Samples: https://github.com/spackows/MURAL-API-Samples

Using the MURAL API to post sticky notes generated by GPT-3

OpenAI API

OpenAI is an AI research and development company known for developing large language models, such as Generative Pre-trained Transformer (GPT) models, and most recently: ChatGPT. OpenAI provides an API for using their models.

MURAL

Mural is an online tool that is like a virtual whiteboard: you can draw shapes, stick notes, and move things around. It’s a fabulous tool for visually organizing ideas, designing solutions, and collaborating with teammates — in real time or asynchronously. I love using MURAL for team collaboration!

Prospective hindsight

Prospective hindsight is the act of projecting yourself into the future and then reflecting back on events that (might have) happened between now and then.

For example, if I plan to open a lemonade stand business, I don’t just ask myself: “What risks should we consider?” Instead, I ask: “It’s 6 months from now and our lemonade stand has failed! What went wrong?”

It might seem like a small difference, but there is evidence this mental shift can help you more successfully identify those risk factors:

prospective hindsight — imagining that an event has already occurred — increases the ability to correctly identify reasons for future outcomes by 30%

Exercise

My fellow lemonade stand founders and I want to perform a prospective hindsight activity to identify potential business risks. We want to perform this activity collaboratively in MURAL. Before we begin, we want to seed the mural with sample failure scenarios generated by GPT-3.

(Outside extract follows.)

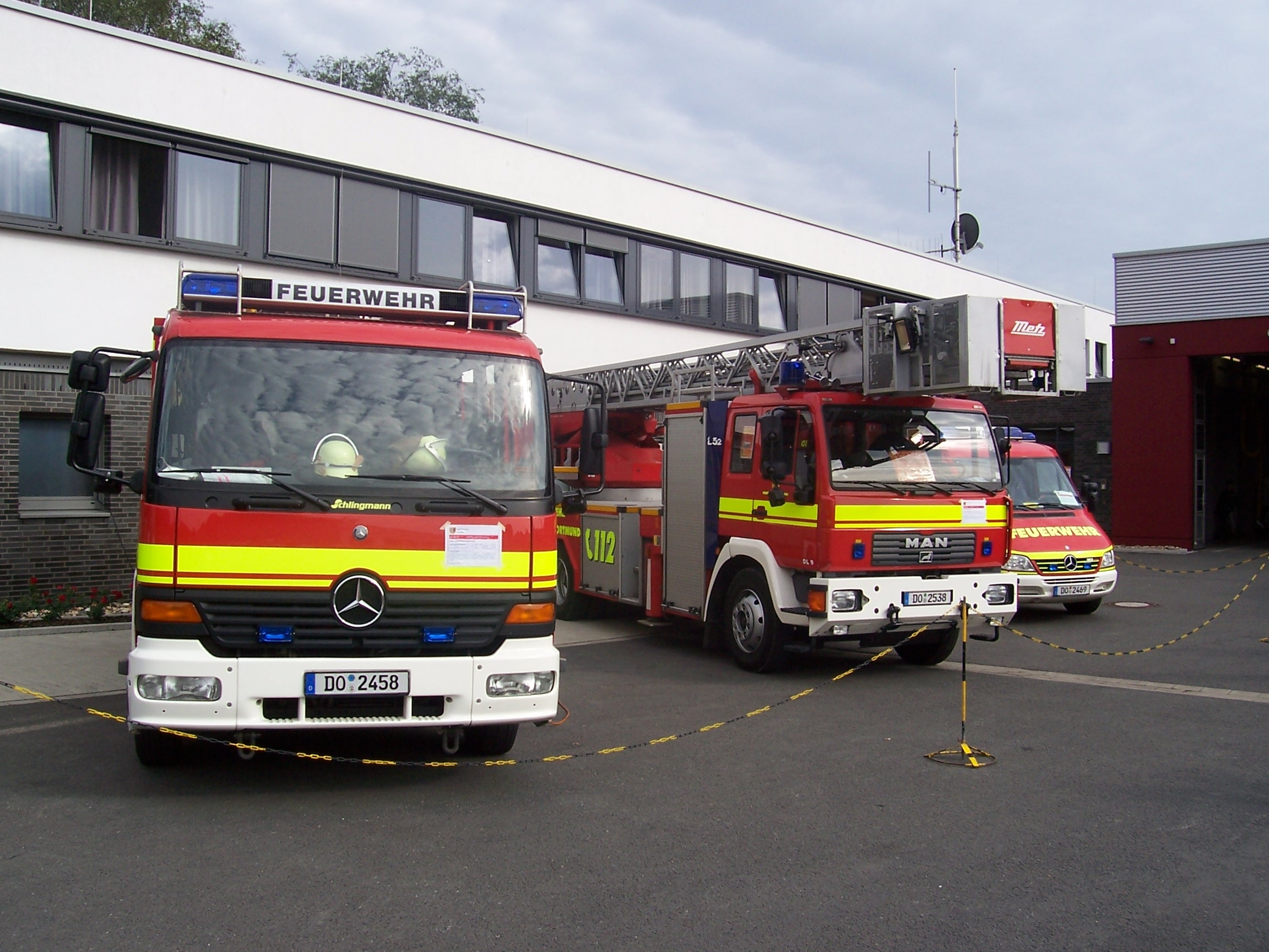 Grundschutz der Berufsfeuerwehr Dortmund - Fire engines of the fire department Dortmund, Germany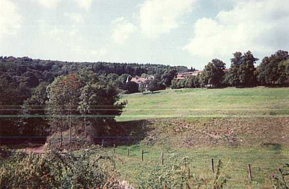 Deze foto heb ik zelf gemaakt in 1992.

The following video walks through the steps listed below:

Prerequisites

Step 1: Create a mural for the activity

  1. Create a new mural with a “Resizable blank canvas”
  2. [Optional] Put a nice title and imagery in the blank mural
A blank mural for our prospective hindsight exercise
A blank mural for our prospective hindsight exercise

Step 2: Generate failure scenarios

To get a list of 10 ways our lemonade stand might fail, prompt the GPT model: “List 10 ways a lemonade stand might fail. Be concise.”

The following Python code sends a prompt in a POST request to OpenAI’s /completions endpoint.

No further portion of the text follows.